Evidence for interventions to improve psychological outcomes in people with head and neck cancer: A systematic review of the literature

Psycho-oncology Co-operative Research Group, The University of Sydney, Sydney, NSW, Australia.
Supportive Care in Cancer (Impact Factor: 2.36). 03/2011; 19(7):871-81. DOI: 10.1007/s00520-011-1119-7
Source: PubMed


In addition to cancer-related distress, people with head and neck cancer (HNC) endure facial disfigurement and difficulties with eating and communication. High rates of alcohol use and socio-economic disadvantage raise concerns that patients with HNC may be less likely than others to participate in and adhere to psychological interventions. This article aims to inform future practice and research by reviewing the evidence in support of psychological interventions for this patient group.
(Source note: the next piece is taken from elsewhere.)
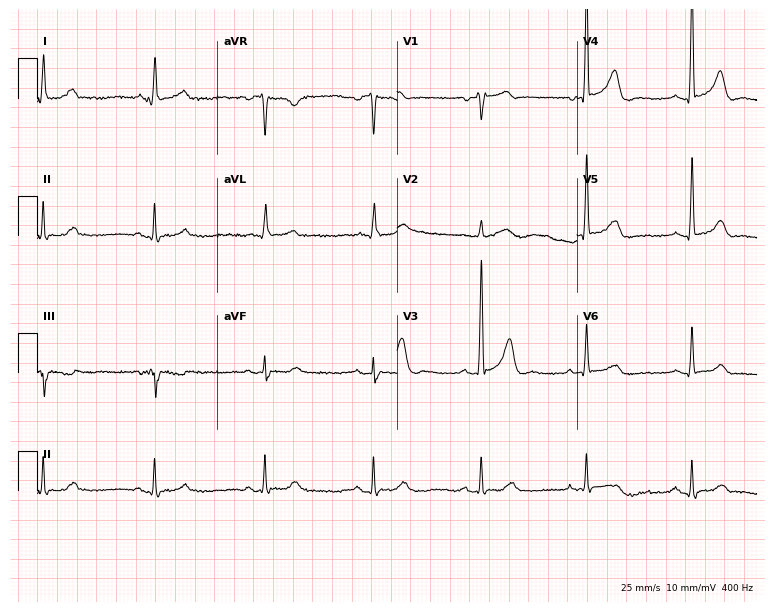
ECG — a female patient, 68 years old. Labelled as a normal ECG.

We searched CENTRAL, Medline, Embase, PsycINFO and CINAHL in December 2009. Relevant studies were rated for internal and external validity against the criteria of the Agency for Healthcare Research and Quality (AHRQ) US Preventive Services Task Force. Wherever possible, outcomes were evaluated using effect sizes to confirm statistically significant results and enable comparison between studies. Meta-analysis was planned according to criteria in the Cochrane Handbook for Systematic Reviews. Levels of evidence for each intervention type were evaluated using AHRQ criteria.
Nine studies met inclusion criteria. One study was rated 'good' for internal validity and four for external validity. Psycho-education and/or cognitive-behavioural therapy were evaluated by seven studies, and communication skills training and a support group by one study each. Significant heterogeneity precluded meta-analysis. Based on a study-by-study review, there was most support for psycho-education, with three out of five studies finding at least some effect.
Research to date suggests it is feasible to recruit people with HNC to psychological interventions and to evaluate their progress through repeated-outcome measures. Evidence for interventions is limited by the small number of studies, methodological problems, and poor comparability. Future interventions should target HNC patients who screen positive for clinical distress and be integrated into standard care.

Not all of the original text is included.